*** MATERIAL TO PROCESS

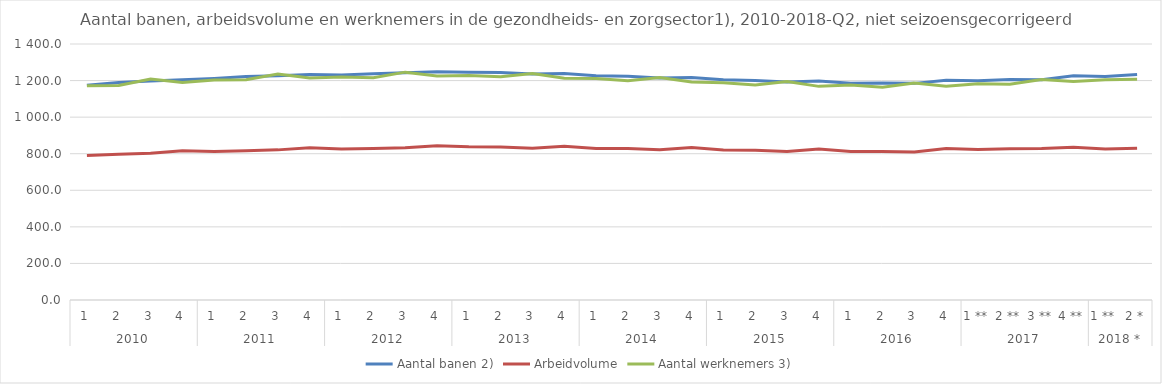
| Category | Aantal banen 2) | Arbeidvolume | Aantal werknemers 3) |
|---|---|---|---|
| 0 | 1174.1 | 790.1 | 1171.6 |
| 1 | 1188.8 | 797.6 | 1173.6 |
| 2 | 1197.1 | 803.1 | 1208.2 |
| 3 | 1204.2 | 815.8 | 1189.1 |
| 4 | 1211.8 | 811.6 | 1203.2 |
| 5 | 1221.6 | 816.1 | 1204 |
| 6 | 1227 | 821 | 1235.5 |
| 7 | 1233.2 | 833.2 | 1213.5 |
| 8 | 1231.1 | 825.2 | 1218.9 |
| 9 | 1237.8 | 828.9 | 1215.3 |
| 10 | 1242.9 | 833 | 1246.1 |
| 11 | 1248.8 | 844.2 | 1224.5 |
| 12 | 1245.5 | 837.8 | 1228.4 |
| 13 | 1243.5 | 837 | 1221.1 |
| 14 | 1236.2 | 830.2 | 1238.1 |
| 15 | 1238.5 | 840.7 | 1212.7 |
| 16 | 1227 | 828.8 | 1211.7 |
| 17 | 1223.9 | 828.5 | 1198.5 |
| 18 | 1214.7 | 822.1 | 1216.6 |
| 19 | 1217.1 | 833.9 | 1192.3 |
| 20 | 1204.6 | 820.4 | 1188.7 |
| 21 | 1200.6 | 818.4 | 1175.9 |
| 22 | 1192.1 | 811.7 | 1194.7 |
| 23 | 1197.6 | 825.1 | 1168.3 |
| 24 | 1185.6 | 811.6 | 1175.2 |
| 25 | 1187.4 | 811.8 | 1164 |
| 26 | 1184.7 | 809.5 | 1186.3 |
| 27 | 1201.1 | 827.9 | 1169.3 |
| 28 | 1199.4 | 823.2 | 1182 |
| 29 | 1206.1 | 827 | 1179.9 |
| 30 | 1204.3 | 828.6 | 1205.9 |
| 31 | 1226 | 835.4 | 1194.8 |
| 32 | 1222.7 | 825.9 | 1205.1 |
| 33 | 1232.9 | 830 | 1206.7 |

******

_WHAT TO DO:_ Output every line of the records above unchanged, and keep the pictures out.

_REPLY TO THE EXERCISE:_
| Category | Aantal banen 2) | Arbeidvolume | Aantal werknemers 3) |
|---|---|---|---|
| 0 | 1174.1 | 790.1 | 1171.6 |
| 1 | 1188.8 | 797.6 | 1173.6 |
| 2 | 1197.1 | 803.1 | 1208.2 |
| 3 | 1204.2 | 815.8 | 1189.1 |
| 4 | 1211.8 | 811.6 | 1203.2 |
| 5 | 1221.6 | 816.1 | 1204 |
| 6 | 1227 | 821 | 1235.5 |
| 7 | 1233.2 | 833.2 | 1213.5 |
| 8 | 1231.1 | 825.2 | 1218.9 |
| 9 | 1237.8 | 828.9 | 1215.3 |
| 10 | 1242.9 | 833 | 1246.1 |
| 11 | 1248.8 | 844.2 | 1224.5 |
| 12 | 1245.5 | 837.8 | 1228.4 |
| 13 | 1243.5 | 837 | 1221.1 |
| 14 | 1236.2 | 830.2 | 1238.1 |
| 15 | 1238.5 | 840.7 | 1212.7 |
| 16 | 1227 | 828.8 | 1211.7 |
| 17 | 1223.9 | 828.5 | 1198.5 |
| 18 | 1214.7 | 822.1 | 1216.6 |
| 19 | 1217.1 | 833.9 | 1192.3 |
| 20 | 1204.6 | 820.4 | 1188.7 |
| 21 | 1200.6 | 818.4 | 1175.9 |
| 22 | 1192.1 | 811.7 | 1194.7 |
| 23 | 1197.6 | 825.1 | 1168.3 |
| 24 | 1185.6 | 811.6 | 1175.2 |
| 25 | 1187.4 | 811.8 | 1164 |
| 26 | 1184.7 | 809.5 | 1186.3 |
| 27 | 1201.1 | 827.9 | 1169.3 |
| 28 | 1199.4 | 823.2 | 1182 |
| 29 | 1206.1 | 827 | 1179.9 |
| 30 | 1204.3 | 828.6 | 1205.9 |
| 31 | 1226 | 835.4 | 1194.8 |
| 32 | 1222.7 | 825.9 | 1205.1 |
| 33 | 1232.9 | 830 | 1206.7 |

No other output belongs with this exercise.